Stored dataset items
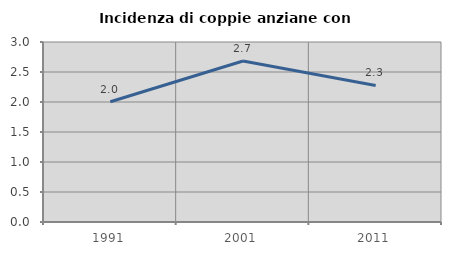
| Category | Incidenza di coppie anziane con figli |
|---|---|
| 1991.0 | 2.003 |
| 2001.0 | 2.684 |
| 2011.0 | 2.276 |
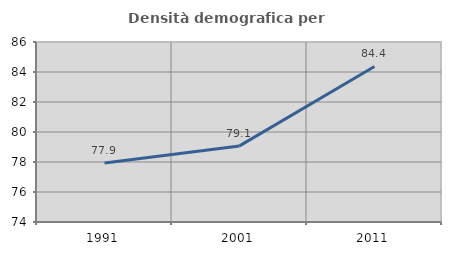
| Category | Densità demografica |
|---|---|
| 1991.0 | 77.939 |
| 2001.0 | 79.074 |
| 2011.0 | 84.371 |
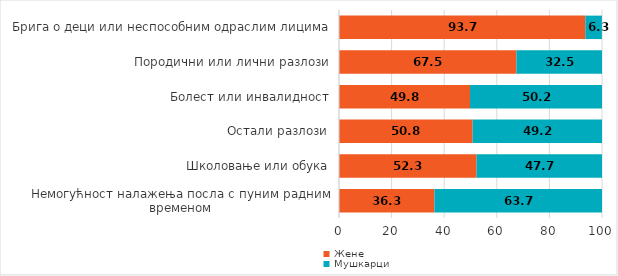
| Category | Жене | Мушкарци |
|---|---|---|
| Немогућност налажења посла с пуним радним временом | 36.27 | 63.73 |
| Школовање или обука | 52.305 | 47.695 |
| Остали разлози | 50.81 | 49.19 |
| Болест или инвалидност | 49.818 | 50.182 |
| Породични или лични разлози | 67.45 | 32.55 |
| Брига о деци или неспособним одраслим лицима | 93.668 | 6.3 |
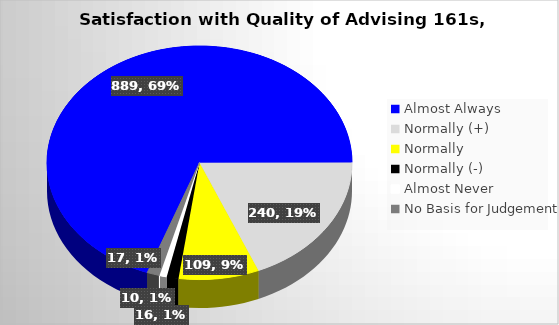
| Category | Series 0 |
|---|---|
| Almost Always | 889 |
| Normally (+) | 240 |
| Normally  | 109 |
| Normally (-) | 16 |
| Almost Never | 10 |
| No Basis for Judgement | 17 |
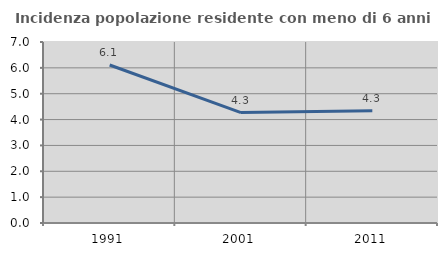
| Category | Incidenza popolazione residente con meno di 6 anni |
|---|---|
| 1991.0 | 6.111 |
| 2001.0 | 4.27 |
| 2011.0 | 4.344 |
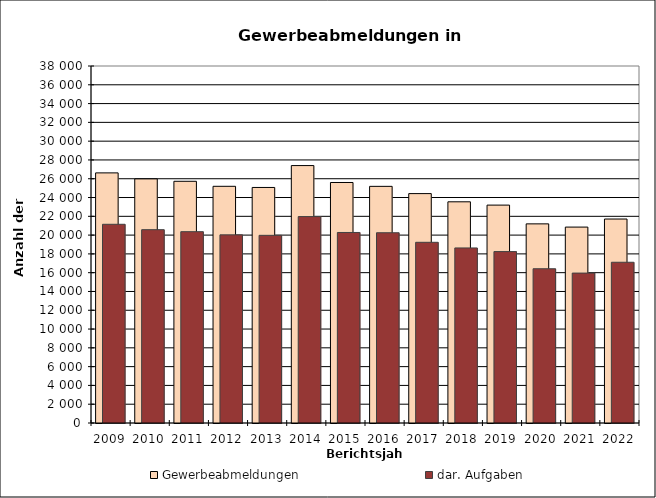
| Category | Gewerbeabmeldungen | dar. Aufgaben |
|---|---|---|
| 2009.0 | 26623 | 21151 |
| 2010.0 | 25984 | 20578 |
| 2011.0 | 25729 | 20364 |
| 2012.0 | 25195 | 20027 |
| 2013.0 | 25071 | 19975 |
| 2014.0 | 27402 | 21971 |
| 2015.0 | 25601 | 20280 |
| 2016.0 | 25189 | 20252 |
| 2017.0 | 24417 | 19234 |
| 2018.0 | 23545 | 18633 |
| 2019.0 | 23193 | 18245 |
| 2020.0 | 21196 | 16419 |
| 2021.0 | 20853 | 15957 |
| 2022.0 | 21711 | 17109 |

* _Exercise_:
Lines that include the word "Category" — how many are there in the data? Answer with the number alone.

* _Solution below_:
6